→ INFORMATION PROVIDED
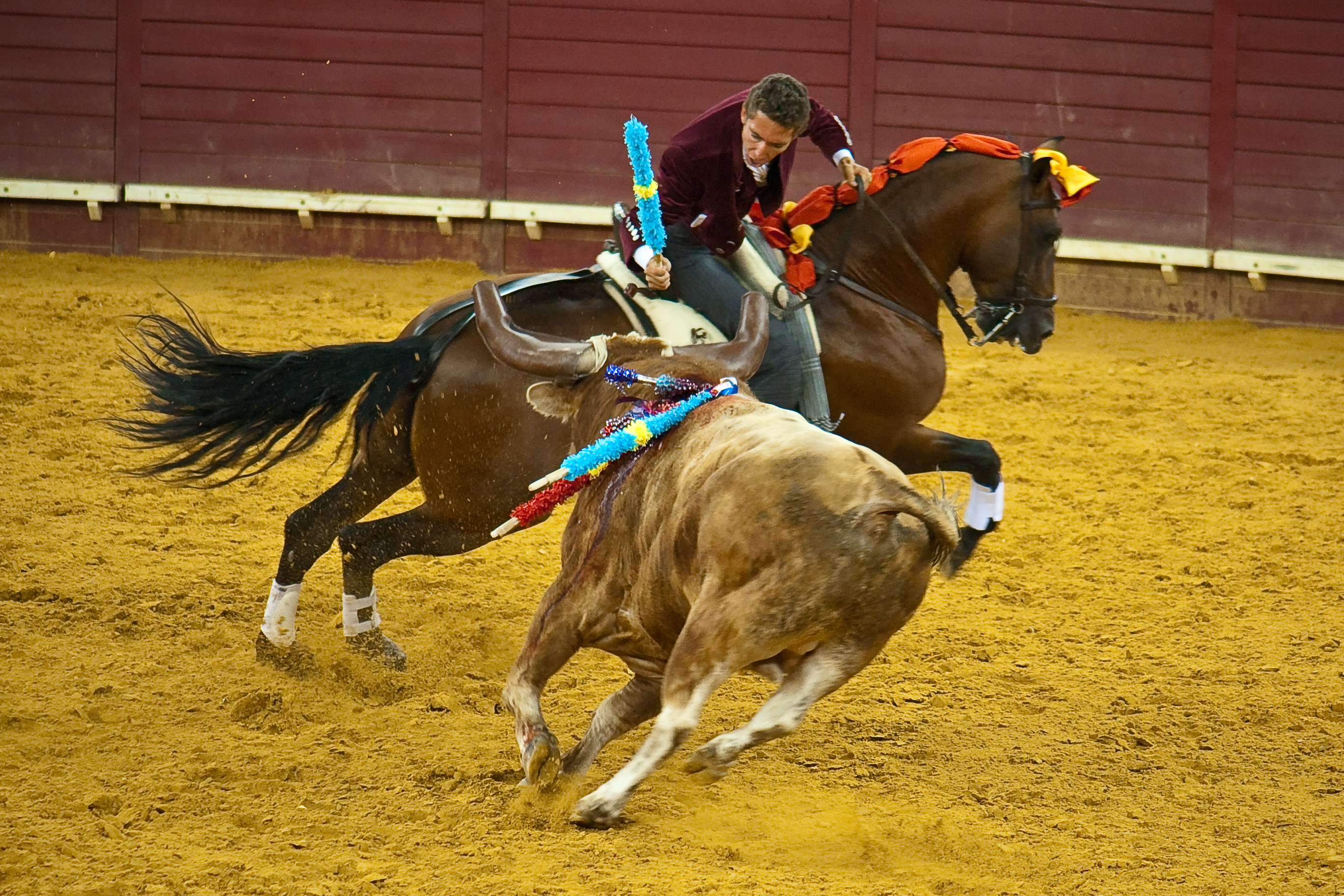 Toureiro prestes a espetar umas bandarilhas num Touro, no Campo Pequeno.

---

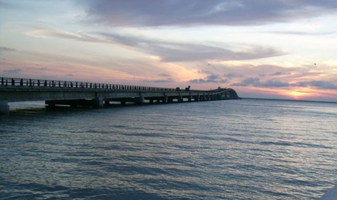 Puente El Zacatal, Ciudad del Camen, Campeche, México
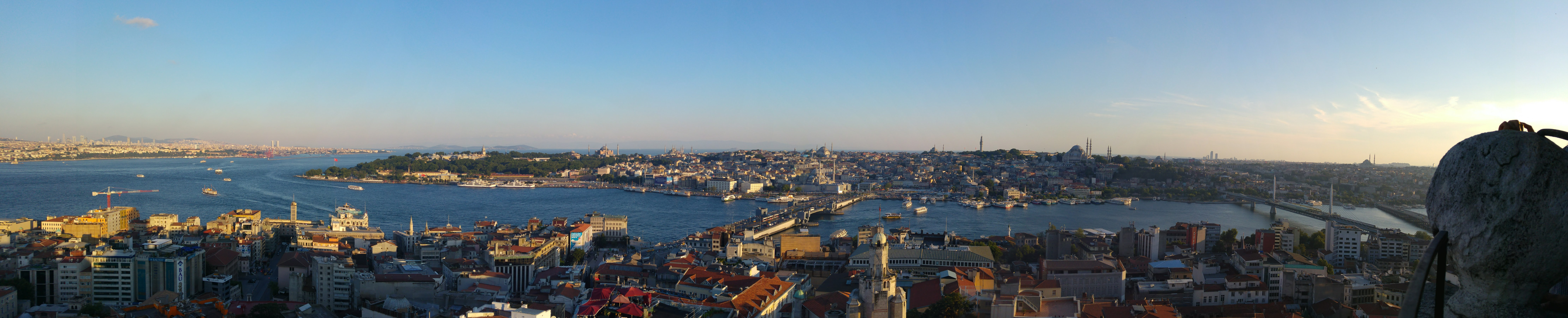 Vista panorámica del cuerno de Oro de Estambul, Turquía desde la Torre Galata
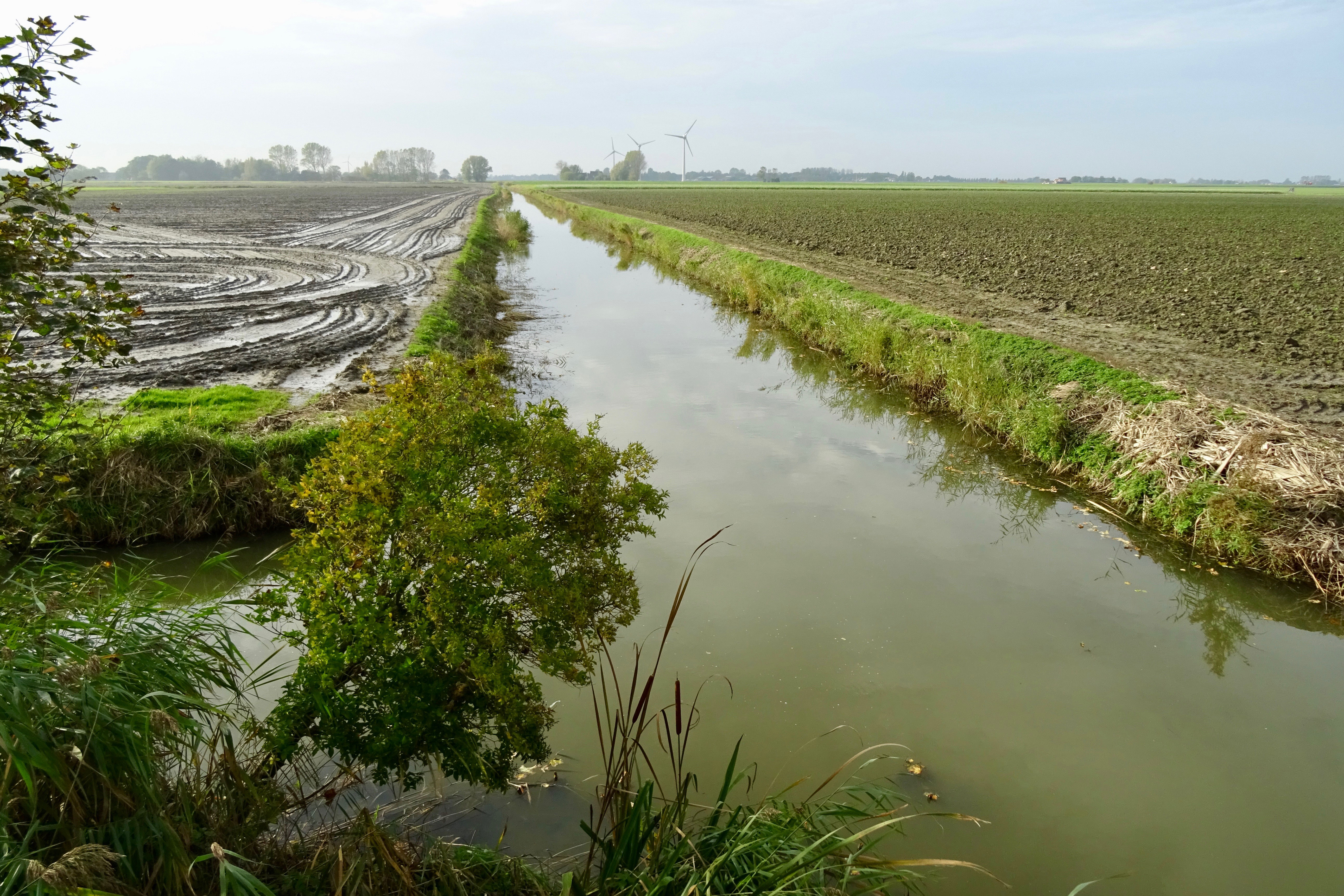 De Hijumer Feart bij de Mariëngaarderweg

* * *

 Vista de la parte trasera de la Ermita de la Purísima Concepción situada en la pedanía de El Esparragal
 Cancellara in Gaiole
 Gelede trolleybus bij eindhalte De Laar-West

→ WHAT IS NEEDED
The required answer is the exact run of lines above starting at the line with "Vista de la" and ending at the line with "Gelede trolleybus bij eindhalte De Laar-West", with both ends present.

→ RESULT OF THIS TASK
 Vista de la parte trasera de la Ermita de la Purísima Concepción situada en la pedanía de El Esparragal
 Cancellara in Gaiole
 Gelede trolleybus bij eindhalte De Laar-West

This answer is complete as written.